Dissecting the multifaceted contribution of the mitochondrial genome to autism spectrum disorder

Autism spectrum disorder is a clinically heterogeneous class of neurodevelopmental conditions with a strong, albeit complex, genetic basis. The genetic architecture of ASD includes different genetic models, from monogenic transmission at one end, to polygenic risk given by thousands of common variants with small effects at the other end. The mitochondrial DNA was also proposed as a genetic modifier for ASD, mostly focusing on maternal mtDNA, since the paternal mitogenome is not transmitted to offspring. We extensively studied the potential contribution of mtDNA in ASD pathogenesis and risk through deep next generation sequencing and quantitative PCR in a cohort of 98 families. While the maternally-inherited mtDNA did not seem to predispose to ASD neither for haplogroups nor for the presence of pathogenic mutations, an unexpected influence of paternal mtDNA, apparently centered on haplogroup U, came from the Italian families extrapolated from the test cohort when compared to the control population. However, this result was not replicated in an independent Italian cohort of 127 families. In addition, ASD probands showed a reduced mtDNA content when compared to their unaffected siblings.
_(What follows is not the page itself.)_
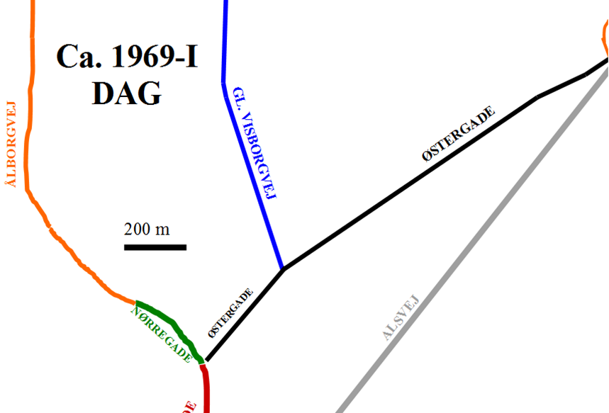 Dette er et billede af Østergades historie i Hadsund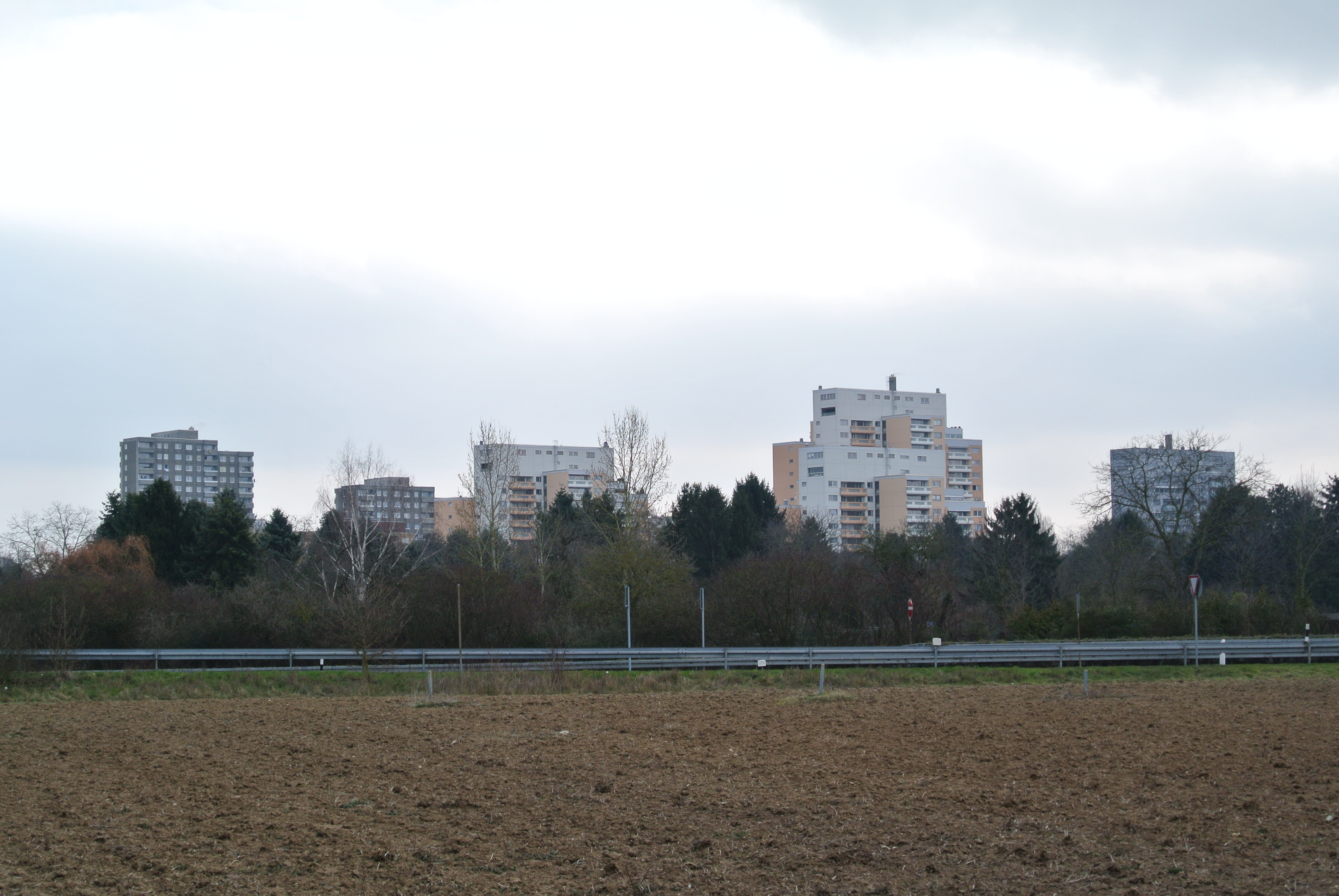 Siedlung Sigmund-Freud-Straße Frankfurt-Eckenheim Fernblick von Norden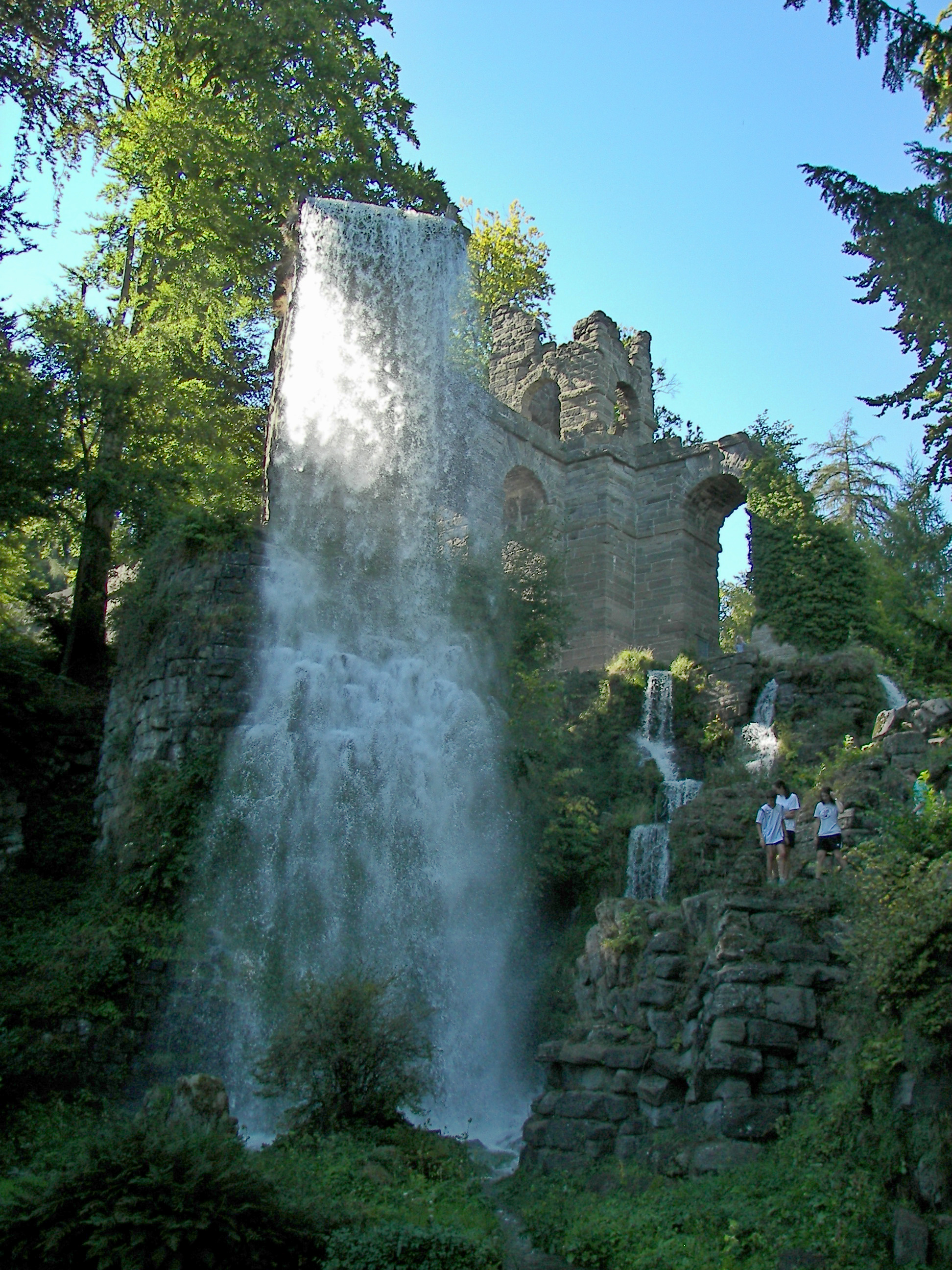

Multivariable regression analyses indicated that variants with low heteroplasmy in probands are associated to a greater severity of ASD based on ADOS criteria, whereas paternal superhaplogroups H and JT were associated with milder phenotypes. In conclusion, our results suggest that the mtDNA impacts on ASD, significantly modifying the phenotypic expression in the Italian population. The unexpected finding of protection induced by paternal mitogenome in term of severity may derive from a role of mtDNA in influencing the accumulation of nuclear de novo mutations or epigenetic alterations in fathers' germinal cells, affecting the neurodevelopment in the offspring. The potential impact of paternal mtDNA needs extensive confirmatory studies.